What this task involves:
Gather every line below where "organism" appears.

Data for this exercise:
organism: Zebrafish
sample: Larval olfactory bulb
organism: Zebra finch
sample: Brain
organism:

==

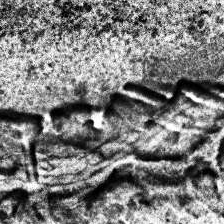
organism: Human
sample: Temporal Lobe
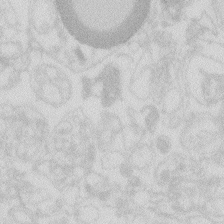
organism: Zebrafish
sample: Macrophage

Written response:
organism: Zebrafish
organism: Zebra finch
organism:
organism: Human
organism: Zebrafish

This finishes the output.